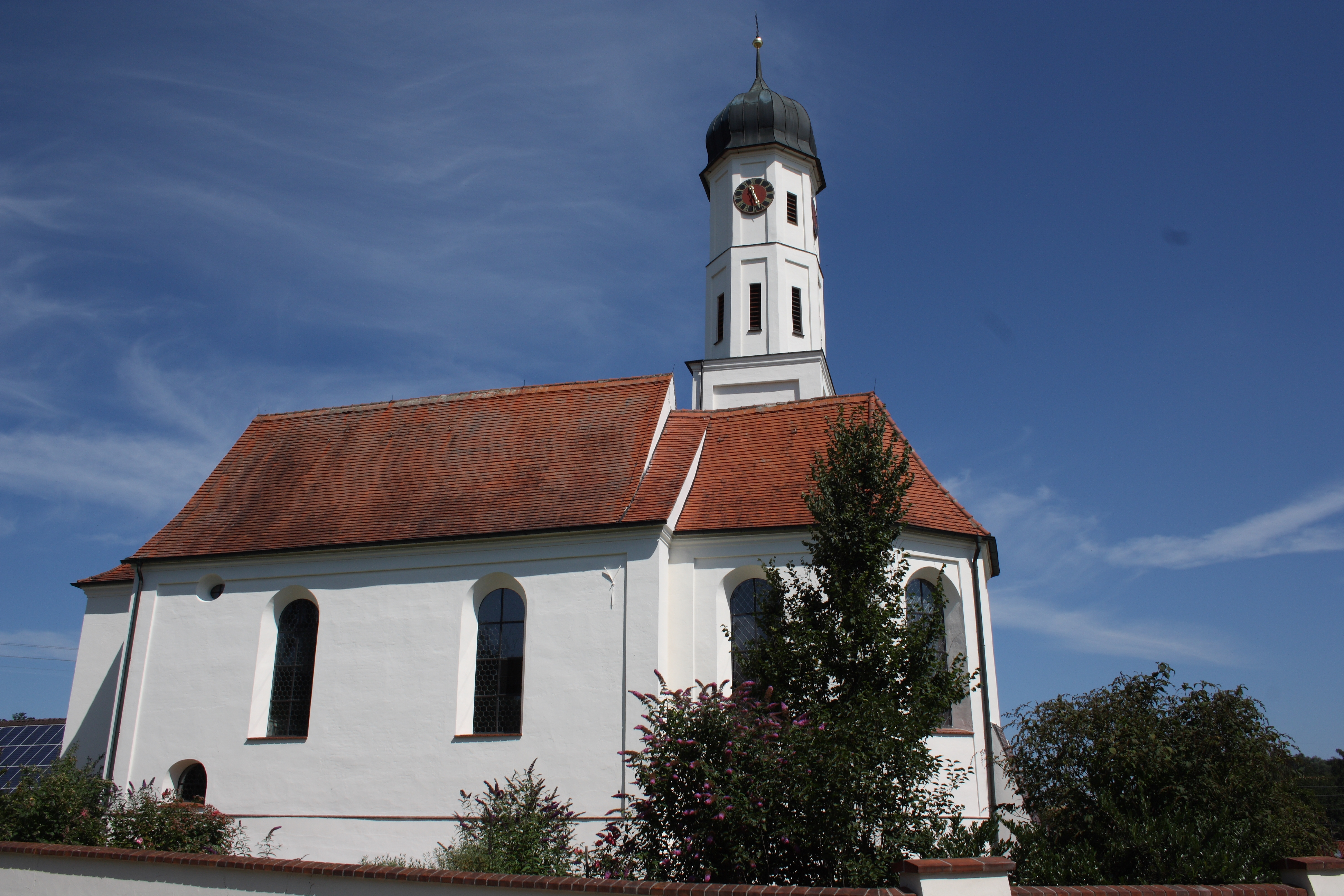 Katholische Pfarrkirche St. Michael in Wengen, einem Ortsteil von Villenbach im Landkreis Dillingen an der Donau (Bayern)
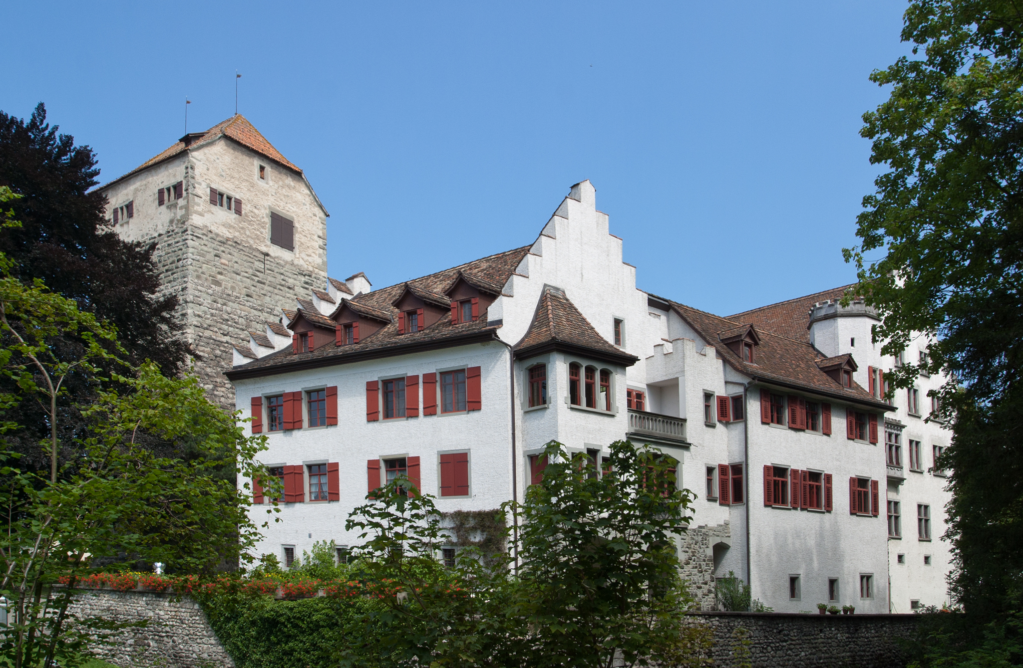 Schloss Arbon
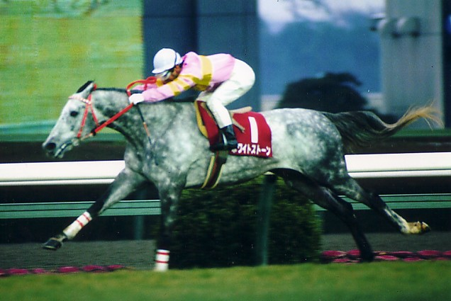 white stone AJCC
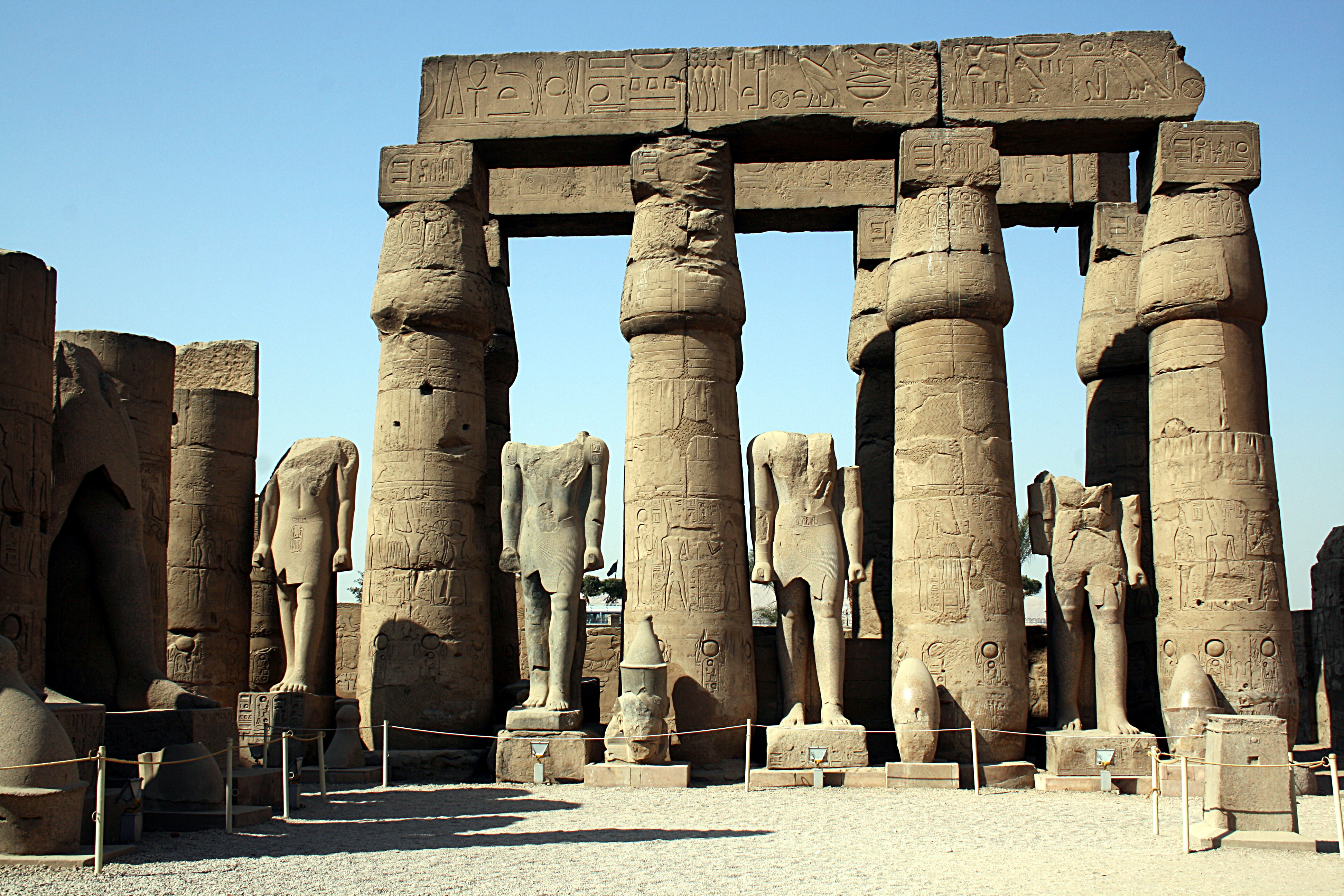 Luxor Tempel
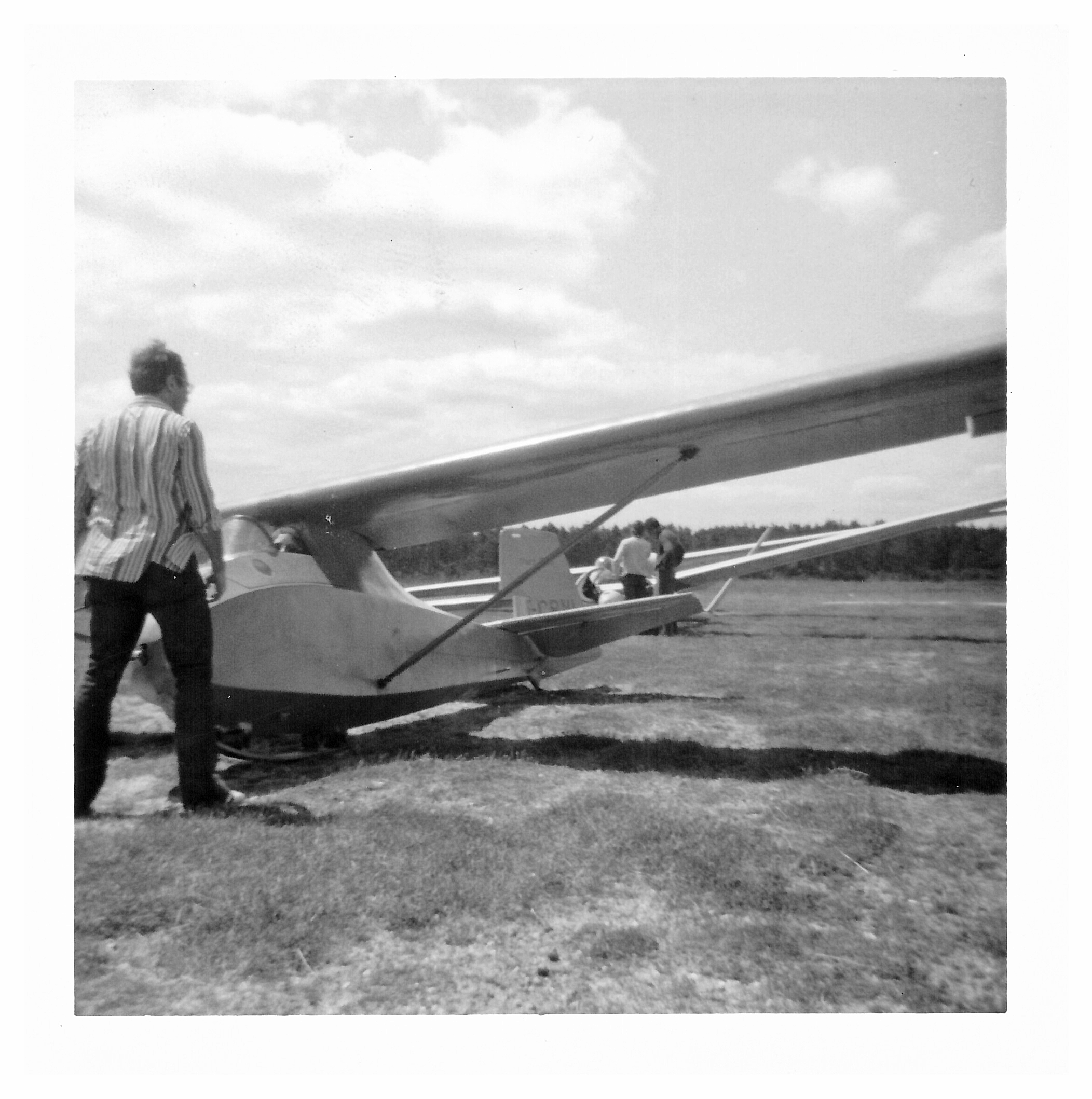 Nord 1300 F-CRNL sur le terrain de Bordeaux Saucats vers 1970 avec un Instamatic 100
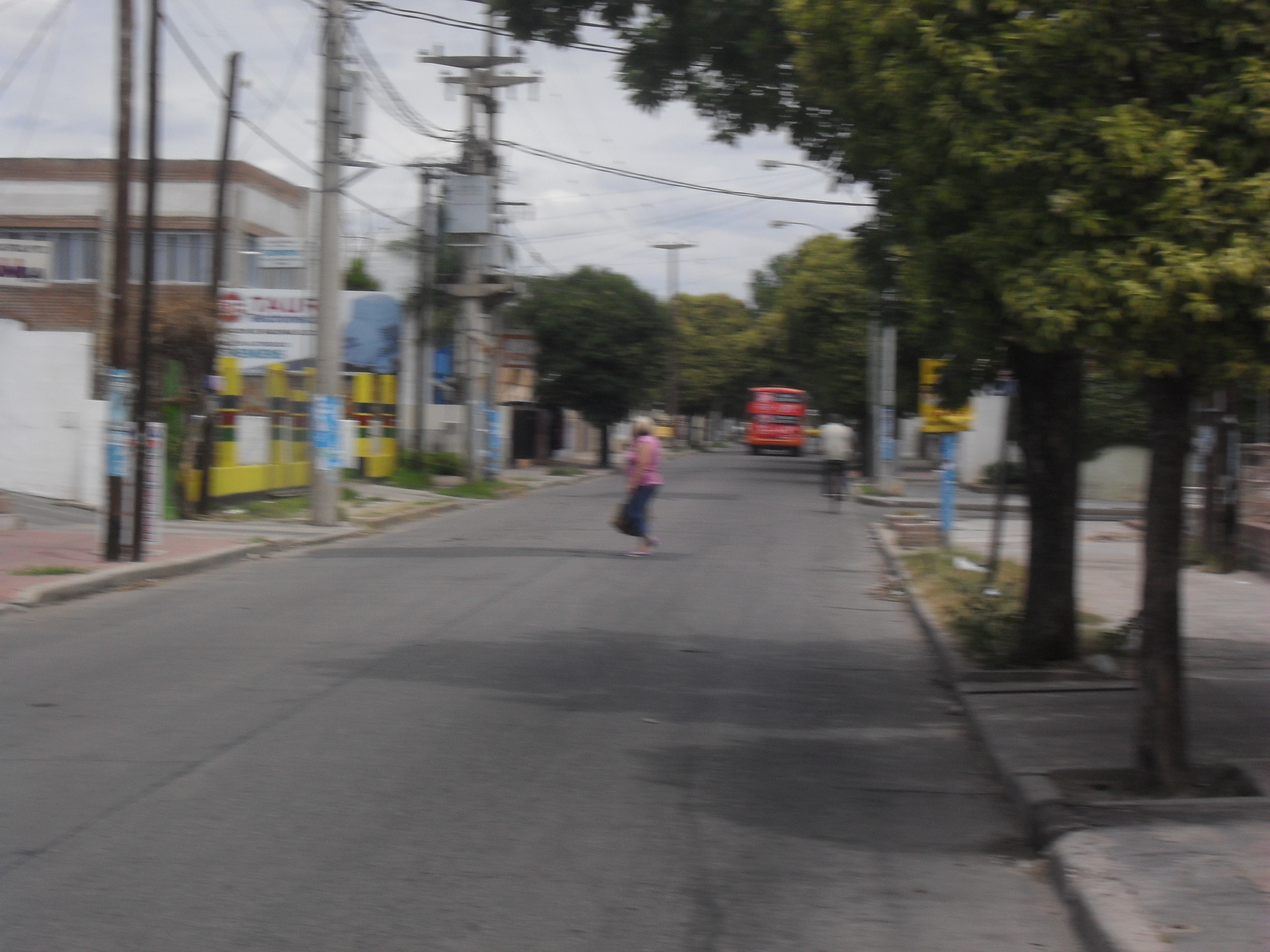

▬▬▬▬▬▬

- _Required work_: Each record above needs to be copied exactly, with images left out.

- _Result of this task_:
 Katholische Pfarrkirche St. Michael in Wengen, einem Ortsteil von Villenbach im Landkreis Dillingen an der Donau (Bayern)
 Schloss Arbon
 white stone AJCC
 Luxor Tempel
 Nord 1300 F-CRNL sur le terrain de Bordeaux Saucats vers 1970 avec un Instamatic 100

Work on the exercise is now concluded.